L’indépendance politique n’avait pas suffi à elle seule à briser les liens de dépendance tissés à travers 132 ans de colonisation. L’Etat centraliste et ostentatoire dérivé du modèle colonial a suscité le régionalisme, les dérives de l’intégrisme de ceux qu’il enferme dans un nationalisme formel et dans un rituel religieux sans esprit novateur.

Si la recherche de l’indépendance fut un principe légitime, les pouvoirs mis en place n’ont pas toujours respecté les aspirations populaires qu’elle impliquait.

La décolonisation a donné naissance à des entités étatiques artificielles dominées par des régimes politiques autocratiques et despotiques sans légitimité historique ou démocratique qu’ils soient monarchiques, militaires, ou policier veillant jalousement sur leurs frontières c’est-à-dire leur espace de domination politique, économique et culturelle.

L’Algérie et la France vivent le passé au présent, elles en sont malades, d’une maladie qui semble incurable. Dans la tourmente qui enfante de nouvelles sociétés ou qui les étouffe dans l’œuf, les situations semblables créent des jugements semblables.
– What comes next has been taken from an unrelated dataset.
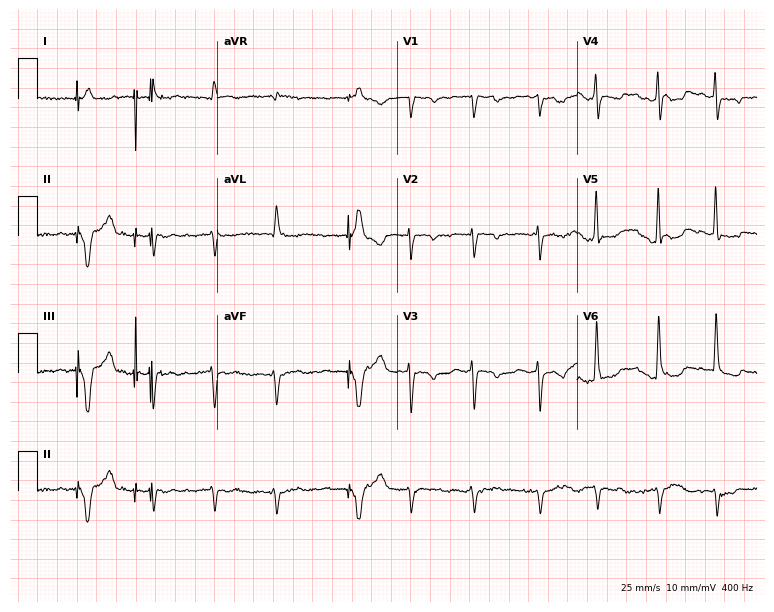
12-lead ECG from a man, 82 years old. No first-degree AV block, right bundle branch block (RBBB), left bundle branch block (LBBB), sinus bradycardia, atrial fibrillation (AF) or sinus tachycardia recorded for this tracing. Other findings, if any, are not listed.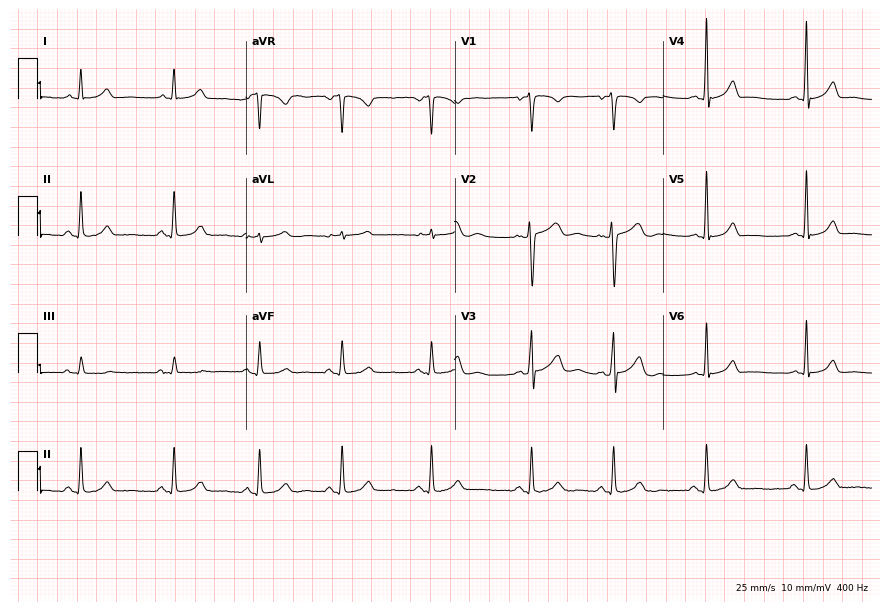
Standard 12-lead ECG recorded from a female, 36 years old (8.5-second recording at 400 Hz). Read as a normal ECG.

En traitant les « autochtones » de «bougnols », des « moins que rien », (fainéants-nés, des voleurs-nés, des criminels-nés, des menteurs-nés), la France a fait de l’humiliation et de la soumission des techniques de maintien de l’ordre colonial. L’histoire se répète, les mêmes causes produisant toujours les mêmes effets.   

Cette gestion autocratique, anarchique et irresponsable de la société et des ressources du pays n’est nous semble-t-il pas étrangère à l’influence et l’attraction de la France sur/par les « élites cooptées » du pays, aujourd’hui vieillissantes pour la plupart, maintenue en activité malgré leur âge avancé et pour la plupart finissent presque tous dans un lit d’hôpital parisien.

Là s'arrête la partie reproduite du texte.